This field was used instead of 'refcount_t usage', as we wanted to
leverage the safety provided by RCU for ensuring a task's lifetime.
A struct task_struct is refcounted by two different refcount_t fields:
1. p->usage: The "true" refcount field which task lifetime. The
task is freed as soon as this refcount drops to 0.
2. p->rcu_users: An "RCU users" refcount field which is statically
initialized to 2, and is co-located in a union with
a struct rcu_head field (p->rcu). p->rcu_users
essentially encapsulates a single p->usage
refcount, and when p->rcu_users goes to 0, an RCU
callback is scheduled on the struct rcu_head which
decrements the p->usage refcount.
Our logic was that by using p->rcu_users, we would be able to use RCU to
safely issue refcount_inc_not_zero() a task's rcu_users field to
determine if a task could still be acquired, or was exiting.
Unfortunately, this does not work due to p->rcu_users and p->rcu sharing
a union. When p->rcu_users goes to 0, an RCU callback is scheduled to
drop a single p->usage refcount, and because the fields share a union,
the refcount immediately becomes nonzero again after the callback is
scheduled.
If we were to split the fields out of the union, this wouldn't be a
problem. Doing so should also be rather non-controversial, as there are
a number of places in struct task_struct that have padding which we
could use to avoid growing the structure by splitting up the fields.

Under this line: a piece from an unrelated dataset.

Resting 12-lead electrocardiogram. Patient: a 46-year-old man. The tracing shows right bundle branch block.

For now, so as to fix the kfuncs to be correct, this patch instead
updates bpf_task_acquire() and bpf_task_release() to use the p->usage
field for refcounting via the get_task_struct() and put_task_struct()

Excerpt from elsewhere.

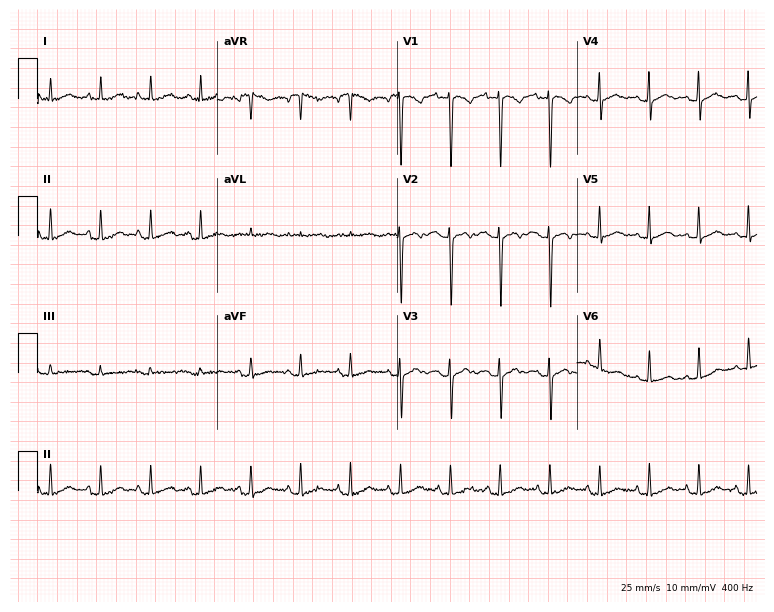
ECG — a 26-year-old female patient. Screened for six findings — first-degree AV block, right bundle branch block (RBBB), left bundle branch block (LBBB), sinus bradycardia, atrial fibrillation (AF), sinus tachycardia — none is recorded.

functions. Because we can no longer rely on RCU, the change also guts
the bpf_task_acquire_not_zero() and bpf_task_kptr_get() functions
pending a resolution on the above problem.
In addition, the task fixes the kfunc and rcu_read_lock selftests to
expect this new behavior.
Fixes: 90660309b0c7 ("bpf: Add kfuncs for storing struct task_struct * as a kptr")
Fixes: fca1aa75518c ("bpf: Handle MEM_RCU type properly")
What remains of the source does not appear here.